Data listing:
►
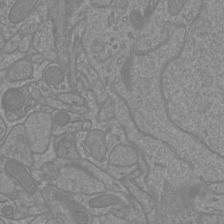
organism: Mouse
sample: Cortical neurons
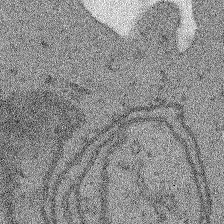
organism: Human
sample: HeLa cells
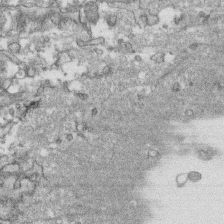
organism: Human
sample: CRL-1474
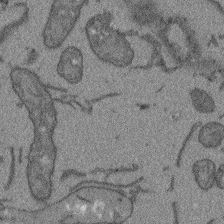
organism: Arabidopsis thaliana
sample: Root tip
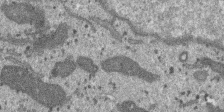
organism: Human
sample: Lung epithelial cells infected with SARS-CoV-2
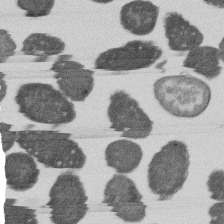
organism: E. coli
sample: Bacterial nucleoid
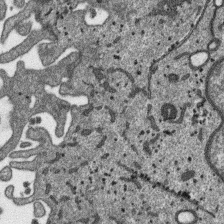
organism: Human
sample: Lung epithelial cells infected with SARS-CoV-2
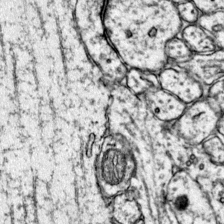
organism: Mouse
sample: Primary visual cortex
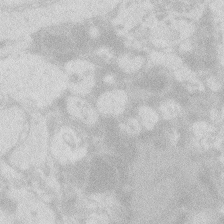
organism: Zebrafish
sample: Macrophage
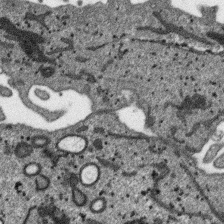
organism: Human
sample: Lung epithelial cells infected with SARS-CoV-2
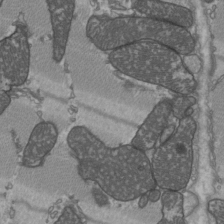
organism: C57BL Mouse
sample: Heart
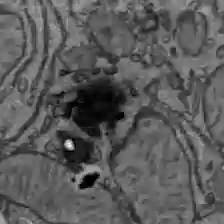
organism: C57BL Mouse
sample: Liver
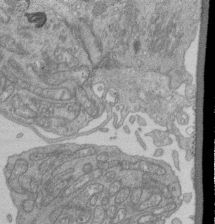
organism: Human
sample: Retinal organoid Rod and Cone cells
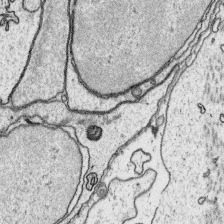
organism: Platynereis dumerilii
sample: Parapodia
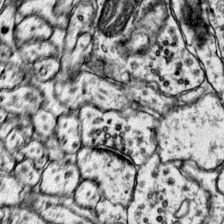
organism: Mouse
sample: Primary visual cortex
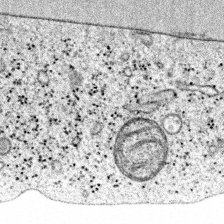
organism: Human
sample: HeLa cells
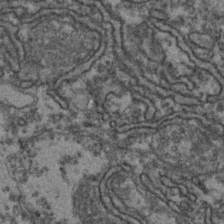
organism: Zebrafish
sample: Zebrafish embryo
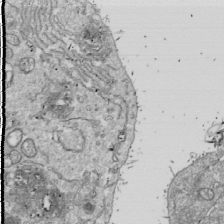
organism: Drosophila
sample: Cell division; meiosis; drosophila spermatocytes
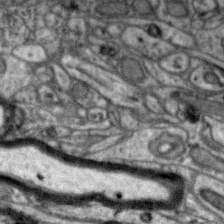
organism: Zebra finch
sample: Brain
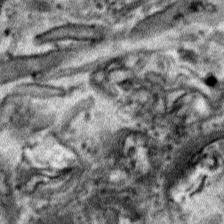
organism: Human
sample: Mitochondria in HCT116 cells
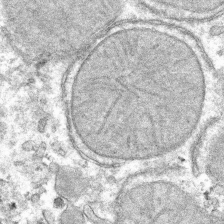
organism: Mouse
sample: Mouse hepatocytes
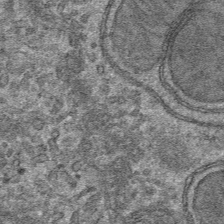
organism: Mouse
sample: Mouse hepatocytes
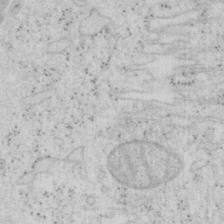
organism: Human
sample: HeLa cells
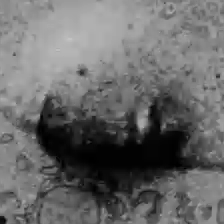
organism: C57BL Mouse
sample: Liver
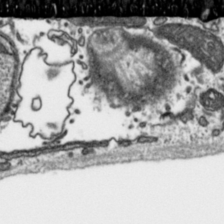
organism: Toxoplasma gondii
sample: Parasites in a vacuole inside a host cell
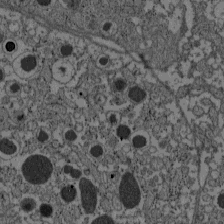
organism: C57BL Mouse
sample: Pancreatic islet
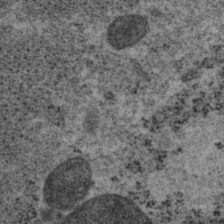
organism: P. pacificus
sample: Pharynx
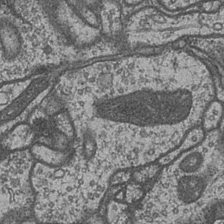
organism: Drosophila
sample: Optic medulla
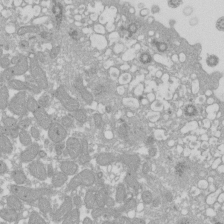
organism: Xenopus
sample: Cilia; centrioles in frog embryo cells
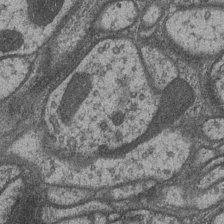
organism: Drosophila
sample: Optic medulla
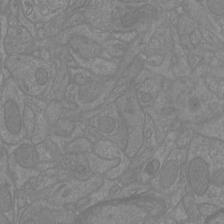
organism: Mouse
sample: Cortical neurons
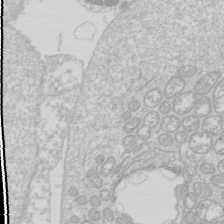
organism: Drosophila
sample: Cell division; meiosis; drosophila spermatocytes
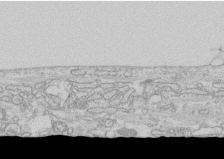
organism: Human
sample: CRL-1474
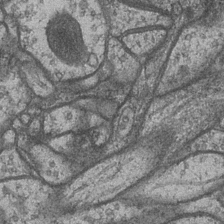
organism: Drosophila
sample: Optic medulla
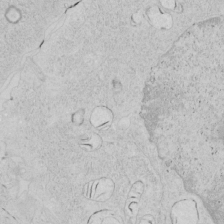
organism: Human
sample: Mitochondria in HCT116 cells
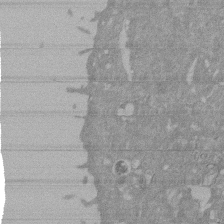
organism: Mouse
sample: ED-1 cell nuclei; centrioles
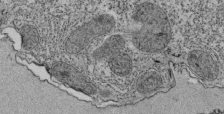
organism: Tetrahymena
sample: Cilia in tetrahymena
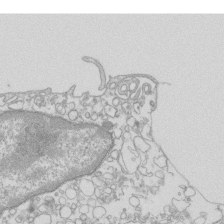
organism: Mouse
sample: Macrophages
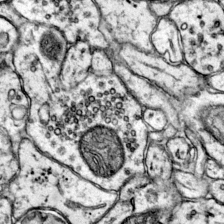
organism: Mouse
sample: Primary visual cortex
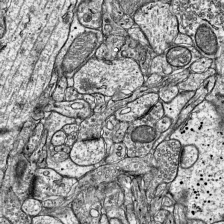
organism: Mouse
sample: Visual Cortex
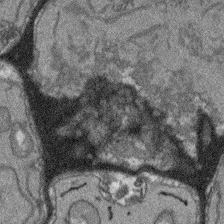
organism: Arabidopsis thaliana
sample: Root tip
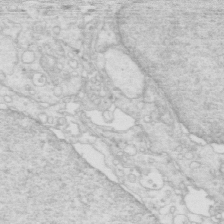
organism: Mouse
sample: Multiciliated cells
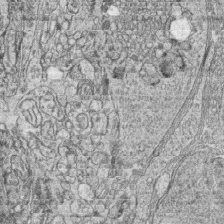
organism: Zebrafish
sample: synaptic ribbons in rod cells and cone cells
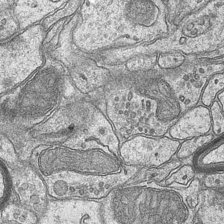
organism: Mouse
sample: CA1 Hippocampus
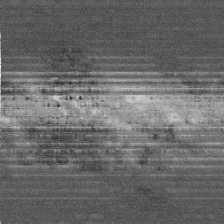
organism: Human
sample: Centriole in fibroblast cells
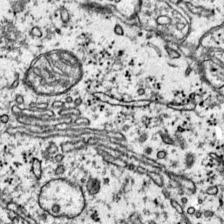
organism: Mouse
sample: Primary visual cortex
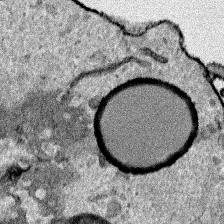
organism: Human
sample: Mitochondria in HCT116 cells
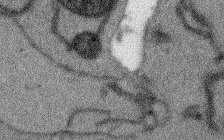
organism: Arabidopsis thaliana
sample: Root tip
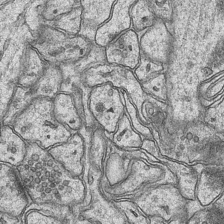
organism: Mouse
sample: CA1 Hippocampus
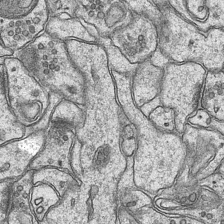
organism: Mouse
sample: CA1 Hippocampus
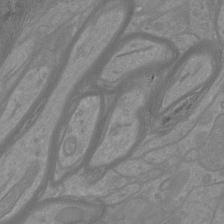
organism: Mouse
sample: Cortical neurons
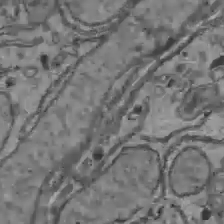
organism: C57BL Mouse
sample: Liver
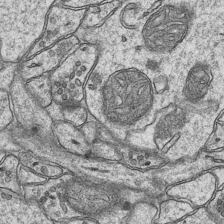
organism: Mouse
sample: CA1 Hippocampus
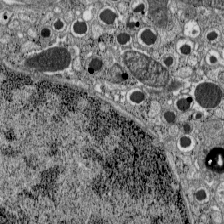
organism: C57BL Mouse
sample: Pancreatic islet
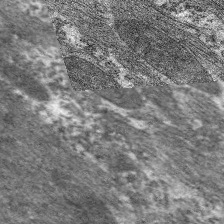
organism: C. elegans
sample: Pharynx
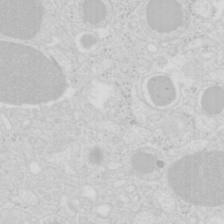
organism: Mouse
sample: Pancreas
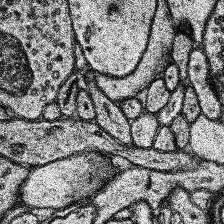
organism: Human
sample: Temporal Lobe
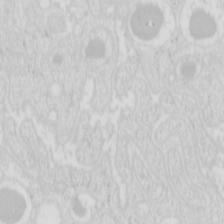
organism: Mouse
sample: Pancreas
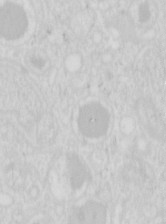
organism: Mouse
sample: Pancreas
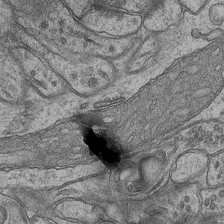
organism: Mouse
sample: CA1 Hippocampus
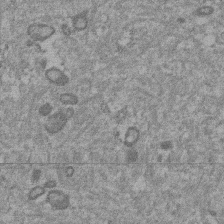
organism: Mouse
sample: Dividing mouse embryo 1 cell stage
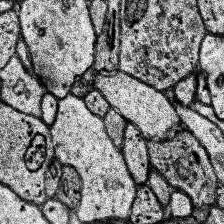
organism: Human
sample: Temporal Lobe
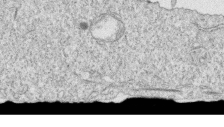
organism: Human
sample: HeLa cell HIV synapse
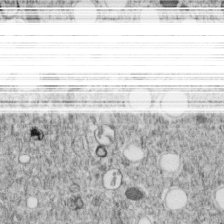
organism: C. elegans
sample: C. elegans embryo early stage
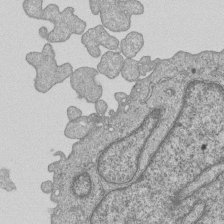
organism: Human
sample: MDA-MB-231 cells
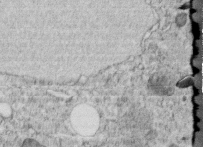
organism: C. elegans
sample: C. elegans embryo early stage
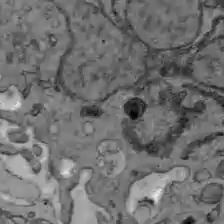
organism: C57BL Mouse
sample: Liver
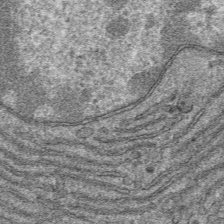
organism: Mouse
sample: Mouse hepatocytes
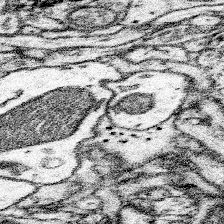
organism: Mouse
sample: Somatosensory cortex neuropil
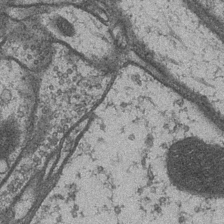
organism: Drosophila
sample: Optic medulla
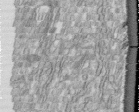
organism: Human
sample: Centriole in fibroblast cells
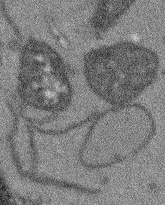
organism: Arabidopsis thaliana
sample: Root tip
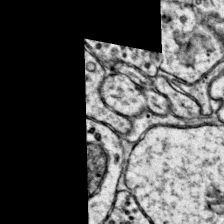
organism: Mouse
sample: Primary visual cortex
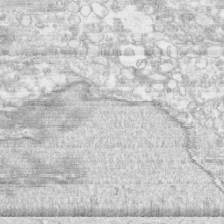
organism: Human
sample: CRL-1474
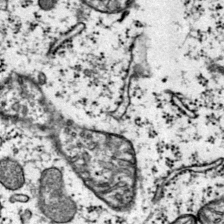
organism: Mouse
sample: Primary visual cortex
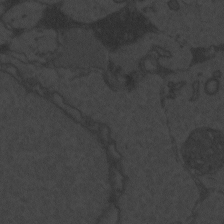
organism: Zebrafish
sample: Macrophage infected with Toxoplasma gondii
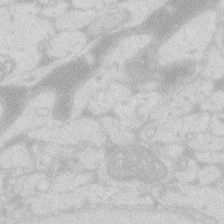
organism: Zebrafish
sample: Macrophage
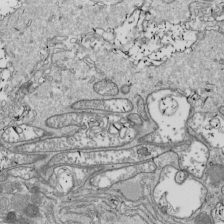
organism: Drosophila
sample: Cell division; meiosis; drosophila spermatocytes
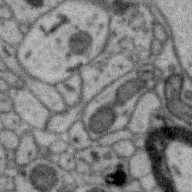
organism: Zebra finch
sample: Brain
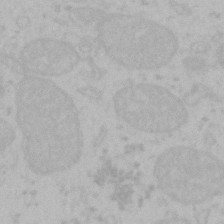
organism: Mouse
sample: Choroid plexus
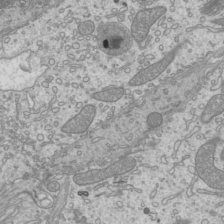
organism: Mouse
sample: Cilia; mouse epididymis
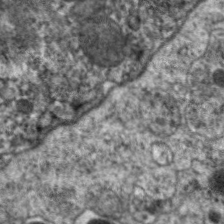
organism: C. elegans
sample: Pharynx
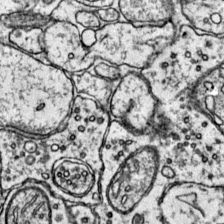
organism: Mouse
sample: Primary visual cortex
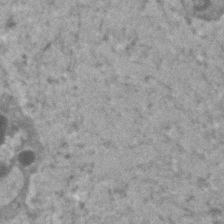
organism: Human
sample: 1205lu cells
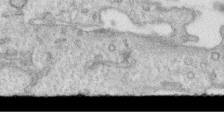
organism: Human
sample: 1205lu cells
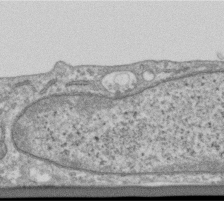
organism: Human
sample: Centriole in RPE cells
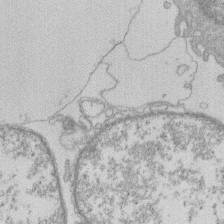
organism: Human
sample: Macrophage cells
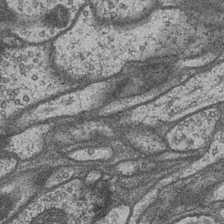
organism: Drosophila
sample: Optic medulla
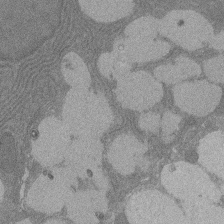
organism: Rat
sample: Salivary granule
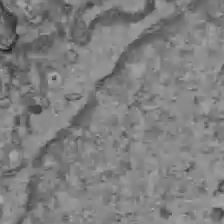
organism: C57BL Mouse
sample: Liver
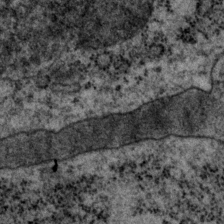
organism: P. pacificus
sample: Pharynx
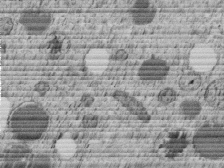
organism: C. elegans
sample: C. elegans embryo early stage
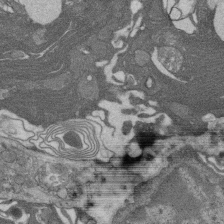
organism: Rat
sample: Salivary granule
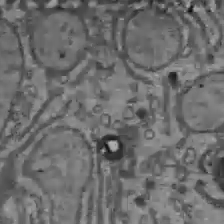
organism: C57BL Mouse
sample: Liver
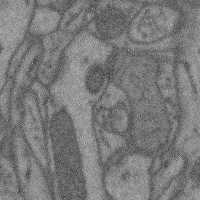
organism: Mouse
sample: Cerebral cortex
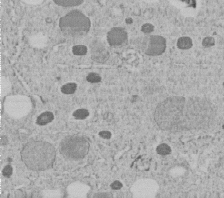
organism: C. elegans
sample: C. elegans embryo early stage
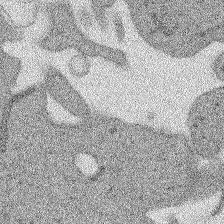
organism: Human
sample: HeLa cells
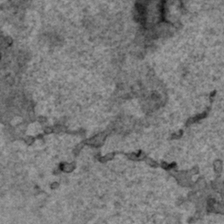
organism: Human
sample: Mitochondria in HCT116 cells
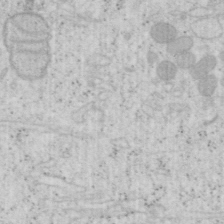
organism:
◄
Every line above should be reproduced exactly, please, with no pictures included.

Your response:
organism: Mouse
sample: Cortical neurons
organism: Human
sample: HeLa cells
organism: Human
sample: CRL-1474
organism: Arabidopsis thaliana
sample: Root tip
organism: Human
sample: Lung epithelial cells infected with SARS-CoV-2
organism: E. coli
sample: Bacterial nucleoid
organism: Human
sample: Lung epithelial cells infected with SARS-CoV-2
organism: Mouse
sample: Primary visual cortex
organism: Zebrafish
sample: Macrophage
organism: Human
sample: Lung epithelial cells infected with SARS-CoV-2
organism: C57BL Mouse
sample: Heart
organism: C57BL Mouse
sample: Liver
organism: Human
sample: Retinal organoid Rod and Cone cells
organism: Platynereis dumerilii
sample: Parapodia
organism: Mouse
sample: Primary visual cortex
organism: Human
sample: HeLa cells
organism: Zebrafish
sample: Zebrafish embryo
organism: Drosophila
sample: Cell division; meiosis; drosophila spermatocytes
organism: Zebra finch
sample: Brain
organism: Human
sample: Mitochondria in HCT116 cells
organism: Mouse
sample: Mouse hepatocytes
organism: Mouse
sample: Mouse hepatocytes
organism: Human
sample: HeLa cells
organism: C57BL Mouse
sample: Liver
organism: Toxoplasma gondii
sample: Parasites in a vacuole inside a host cell
organism: C57BL Mouse
sample: Pancreatic islet
organism: P. pacificus
sample: Pharynx
organism: Drosophila
sample: Optic medulla
organism: Xenopus
sample: Cilia; centrioles in frog embryo cells
organism: Drosophila
sample: Optic medulla
organism: Mouse
sample: Cortical neurons
organism: Drosophila
sample: Cell division; meiosis; drosophila spermatocytes
organism: Human
sample: CRL-1474
organism: Drosophila
sample: Optic medulla
organism: Human
sample: Mitochondria in HCT116 cells
organism: Mouse
sample: ED-1 cell nuclei; centrioles
organism: Tetrahymena
sample: Cilia in tetrahymena
organism: Mouse
sample: Macrophages
organism: Mouse
sample: Primary visual cortex
organism: Mouse
sample: Visual Cortex
organism: Arabidopsis thaliana
sample: Root tip
organism: Mouse
sample: Multiciliated cells
organism: Zebrafish
sample: synaptic ribbons in rod cells and cone cells
organism: Mouse
sample: CA1 Hippocampus
organism: Human
sample: Centriole in fibroblast cells
organism: Mouse
sample: Primary visual cortex
organism: Human
sample: Mitochondria in HCT116 cells
organism: Arabidopsis thaliana
sample: Root tip
organism: Mouse
sample: CA1 Hippocampus
organism: Mouse
sample: CA1 Hippocampus
organism: Mouse
sample: Cortical neurons
organism: C57BL Mouse
sample: Liver
organism: Mouse
sample: CA1 Hippocampus
organism: C57BL Mouse
sample: Pancreatic islet
organism: C. elegans
sample: Pharynx
organism: Mouse
sample: Pancreas
organism: Human
sample: Temporal Lobe
organism: Mouse
sample: Pancreas
organism: Mouse
sample: Pancreas
organism: Mouse
sample: CA1 Hippocampus
organism: Mouse
sample: Dividing mouse embryo 1 cell stage
organism: Human
sample: Temporal Lobe
organism: Human
sample: HeLa cell HIV synapse
organism: C. elegans
sample: C. elegans embryo early stage
organism: Human
sample: MDA-MB-231 cells
organism: C. elegans
sample: C. elegans embryo early stage
organism: C57BL Mouse
sample: Liver
organism: Mouse
sample: Mouse hepatocytes
organism: Mouse
sample: Somatosensory cortex neuropil
organism: Drosophila
sample: Optic medulla
organism: Human
sample: Centriole in fibroblast cells
organism: Arabidopsis thaliana
sample: Root tip
organism: Mouse
sample: Primary visual cortex
organism: Human
sample: CRL-1474
organism: Mouse
sample: Primary visual cortex
organism: Zebrafish
sample: Macrophage infected with Toxoplasma gondii
organism: Zebrafish
sample: Macrophage
organism: Drosophila
sample: Cell division; meiosis; drosophila spermatocytes
organism: Zebra finch
sample: Brain
organism: Mouse
sample: Choroid plexus
organism: Mouse
sample: Cilia; mouse epididymis
organism: C. elegans
sample: Pharynx
organism: Mouse
sample: Primary visual cortex
organism: Human
sample: 1205lu cells
organism: Human
sample: 1205lu cells
organism: Human
sample: Centriole in RPE cells
organism: Human
sample: Macrophage cells
organism: Drosophila
sample: Optic medulla
organism: Rat
sample: Salivary granule
organism: C57BL Mouse
sample: Liver
organism: P. pacificus
sample: Pharynx
organism: C. elegans
sample: C. elegans embryo early stage
organism: Rat
sample: Salivary granule
organism: C57BL Mouse
sample: Liver
organism: Mouse
sample: Cerebral cortex
organism: C. elegans
sample: C. elegans embryo early stage
organism: Human
sample: HeLa cells
organism: Human
sample: Mitochondria in HCT116 cells
organism:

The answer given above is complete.